Gregg graduated several years ago with his MBA. He founded Alpha Industries upon graduation and has worked hard to build the business. In the year that just ended, Alpha’s free cash flow was negative $10 million due to a significant capital expenditure. Alpha expects to realize free cash flow of negative $5 million in one year, $0 (zero) in two years, and positive $5 million in three years. After three years, free cash flow is expected to grow at a constant rate forever.
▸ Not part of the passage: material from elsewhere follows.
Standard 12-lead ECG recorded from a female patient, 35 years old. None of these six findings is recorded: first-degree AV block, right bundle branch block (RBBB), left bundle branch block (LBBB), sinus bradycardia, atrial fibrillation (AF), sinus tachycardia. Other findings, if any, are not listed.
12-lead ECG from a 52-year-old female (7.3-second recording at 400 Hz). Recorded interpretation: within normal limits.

Gregg just received an offer for his company from a private equity firm. He is tempted to take the offer but he wants to understand how the offer price was determined. In particular, he is trying to estimate the long-term constant growth rate in free cash flow. Assume that the required return is 16%. If Gregg was just offered $50 million for his business, determine the constant growth rate in free cash flow after three years that would justify this offer price.
To determine the constant growth rate in free cash flow that would justify the offer price of $50 million, we need to use the discounted free cash flow method. This method calculates the present value of future cash flows, taking into account the required return rate.
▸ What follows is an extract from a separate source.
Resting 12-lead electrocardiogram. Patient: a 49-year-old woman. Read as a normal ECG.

First, let's calculate the present value of the expected future cash flows after three years (Year 4 onwards). We will use the formula:
PV = CF / (r - g)
Where PV is the present value, CF is the cash flow, r is the required return rate, and g is the constant growth rate.
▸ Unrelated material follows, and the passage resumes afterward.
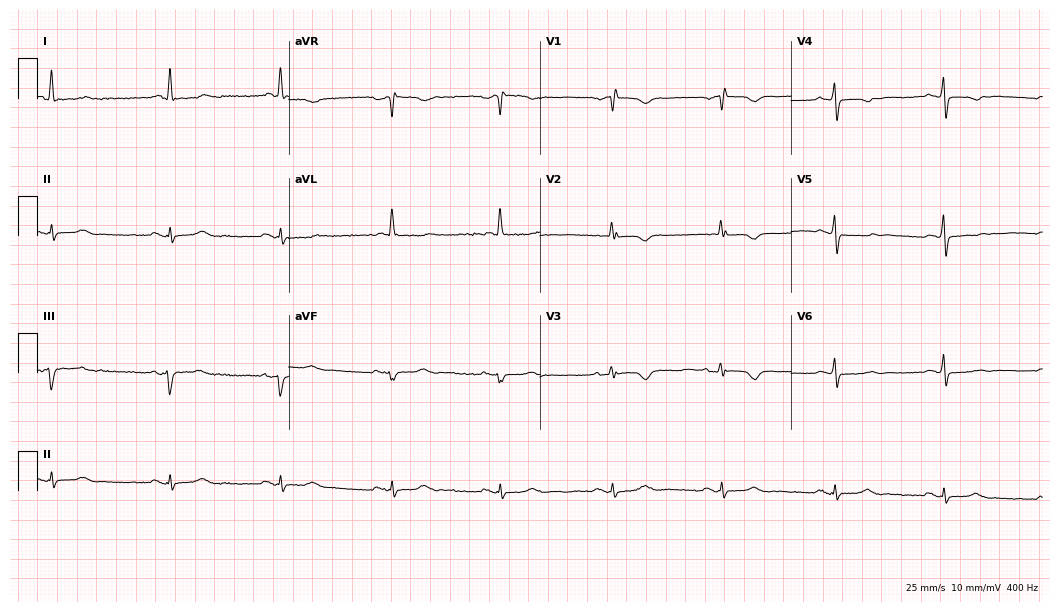
12-lead ECG from a female patient, 81 years old (10.2-second recording at 400 Hz). No first-degree AV block, right bundle branch block (RBBB), left bundle branch block (LBBB), sinus bradycardia, atrial fibrillation (AF) or sinus tachycardia recorded for this tracing.

In Year 4, the expected free cash flow is $5 million, so:
PV4 = $5 million / (0.16 - g)
In Year 5, the expected free cash flow is also $5 million, so:
PV5 = $5 million / (0.16 - g)^2
In Year 6 and onwards, the free cash flow is expected to grow at a constant rate forever. Let's assume this constant growth rate is denoted as g_infinity. The present value of these cash flows can be calculated as:
PV6_onwards = [FCF6 / (r - g_infinity)] / (1 + r)^3
Next, we sum up the present values of all the future cash flows:
PV_total = PV4 + PV5 + PV6_onwards
Now, we can solve for the constant growth rate g that justifies the offer price of $50 million:
$50 million = -($10 million) + (-$5 million) / (1 + 0.16) + PV_total
Substituting the values we have:
$50 million = -($10 million) + (-$5 million) / 1.16 + (PV4 + PV5 + PV6_onwards)
Simplifying the equation:
$50 million + $10 million - (-$5 million) / 1.16 = PV4 + PV5 + PV6_onwards
Now, substitute the PV values:
$60 million / 1.16 = $5 million / (0.16 - g) + $5 million / (0.16 - g)^2 + [FCF6 / (0.16 - g_infinity)] / (1 + 0.16)^3
Simplifying and rearranging the equation to isolate g_infinity:
[FCF6 / (0.16 - g_infinity)] / (1 + 0.16)^3 = $60 million / 1.16 - $5 million / (0.16 - g) - $5 million / (0.16 - g)^2
Now, we can solve for g_infinity using numerical methods or trial and error. Since the equation involves a complex expression, it's recommended to use numerical tools such as Excel or financial calculators to find the value of g_infinity that satisfies the equation.
Keep in mind that this estimation is based on the assumptions provided and the accuracy of the estimation depends on the accuracy of the assumptions. Additionally, other factors such as the business's risk profile and industry conditions should also be considered when evaluating an offer price.